The recently concluded UN mission to Burma was a toothless mission. Opposition leader Aung San Suu Kyi showed more spirit by her unhappy face and by wearing a yellow dress as a symbol of protest to support her brave monks. Commentary by Htet Aung.

UN special envoy Ibrahim Gambari’s four-day shuttle diplomacy between Burma’s top generals and the country’s detained democracy icon Aung San Suu Kyi concluded on Tuesday (Oct 2, 2007).

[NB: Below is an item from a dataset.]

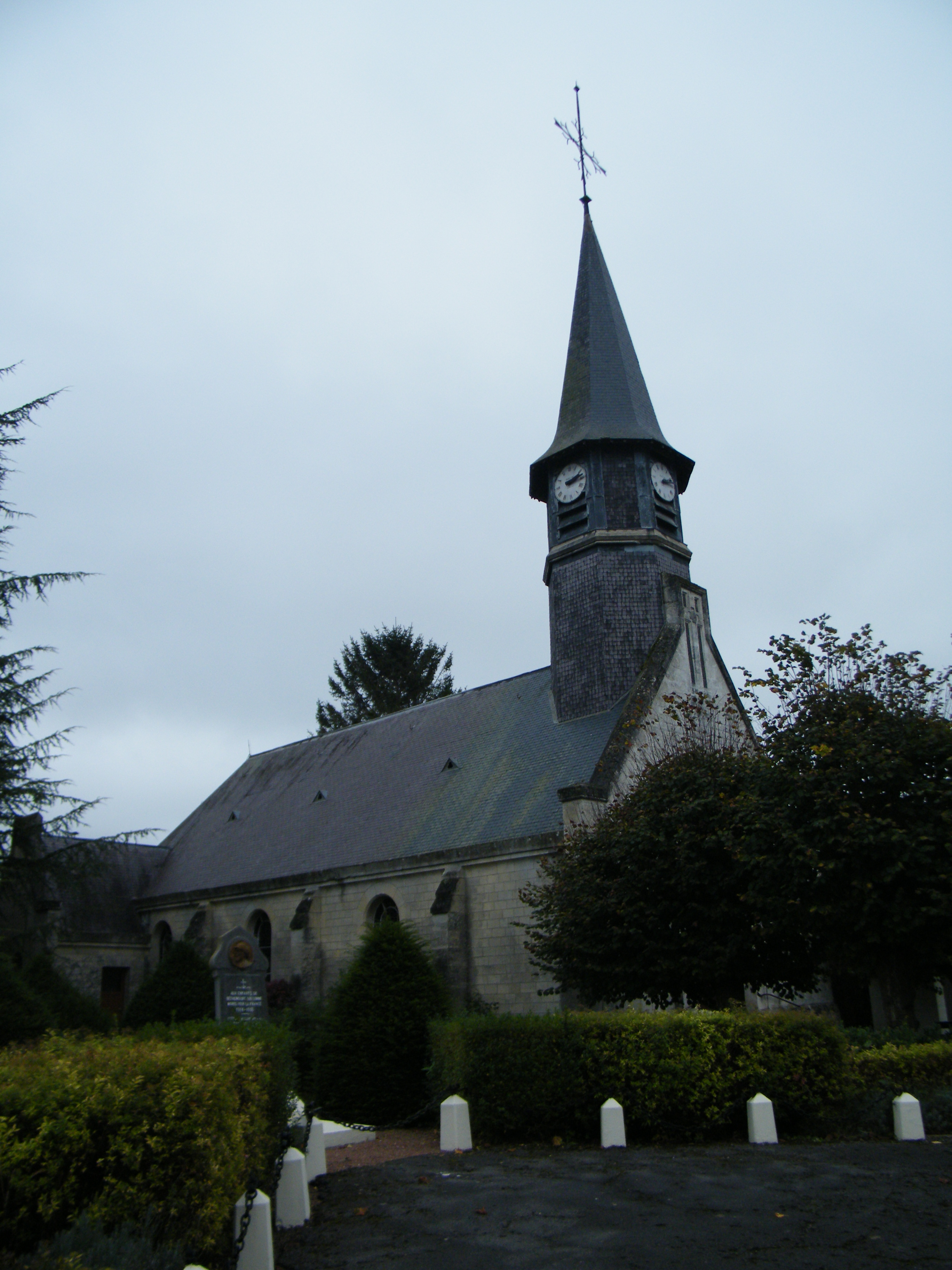 église.
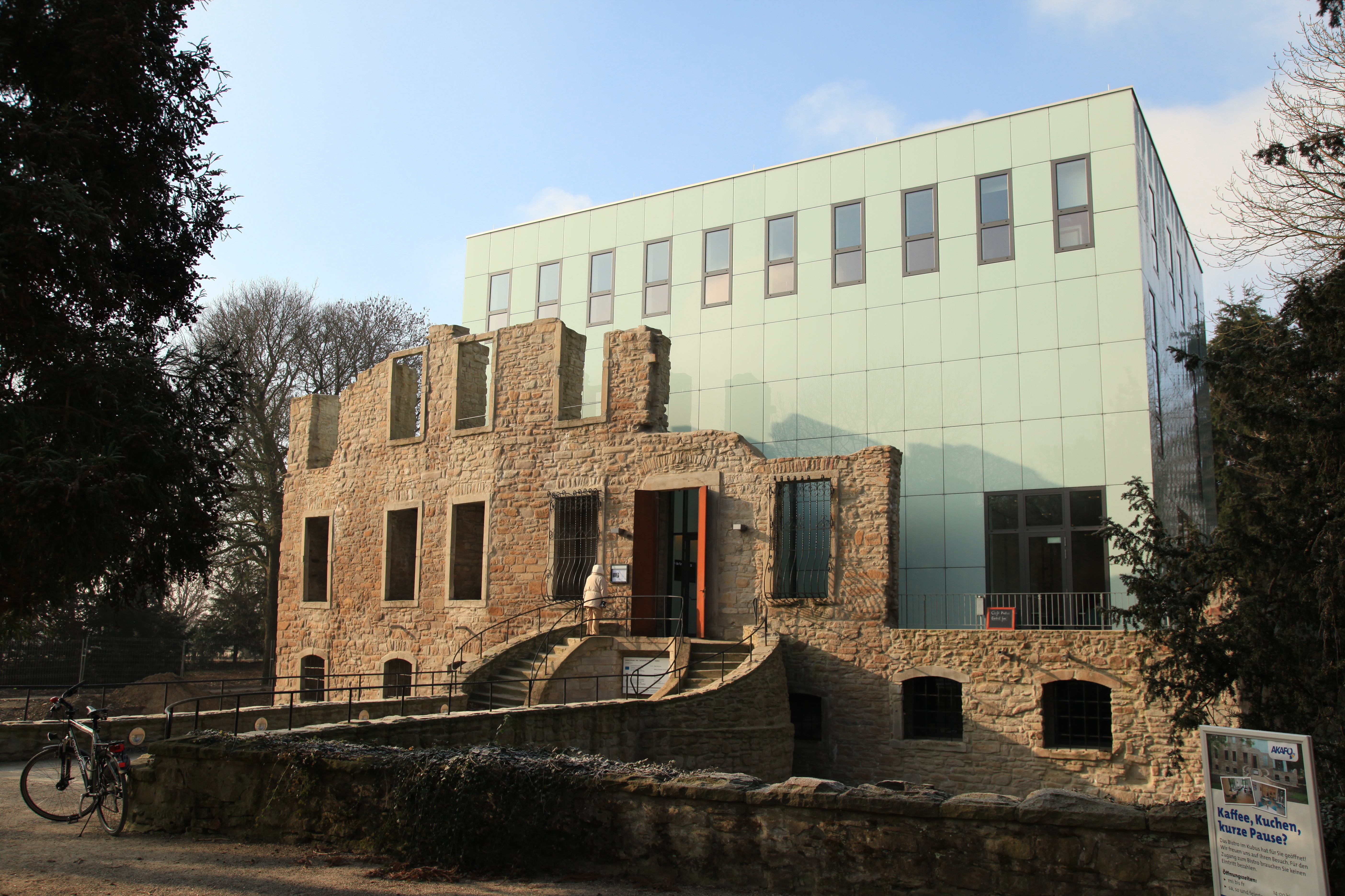 Haus Weitmar im Schlosspark Weitmar in Bochum

UN special envoy Ibrahim Gambari (left)
and Aung San Suu Kyi.

Several of the photographs of the special envoy’s meeting with Suu Kyi appeared in the international media. In some of the photographs, her face expressed grave unhappiness and sent a clear message to the world community: the generals' crack down on the Buddhist monks’ peaceful demonstrations prove UN action on Burma is urgently needed. In one photograph, Suu Kyi wore a yellow, traditional-style blouse - the color represents Buddha’s Sasana (the Order of Buddha). She shrewdly showed her support for the Buddhist monks’ efforts to bring about peace and national reconciliation in the country.

Detained since May 2003, she had recently appeared in public wearing the same yellow dress when she paid homage to protesting sons of Buddha who had gathered in front of her home to chant the "Metta Sutta" (the Buddha’s words on loving kindness) on September 22.

This time, there is no doubt that she, through the good office of the UN secretary-general, would seek a way to bring about reconciliation in the country while the fear-driven generals at Naypyidaw seek to deceive the world.

The Burmese people are exhausted by... words. Many people now believe that democracy will come only with the sacrifice of tens of thousands of lives.

The six-week-long protests have further diminished the generals' seven-step political road map to democracy, which, in fact, is a way to cement the generals' power, legitimately, under the forthcoming new constitution.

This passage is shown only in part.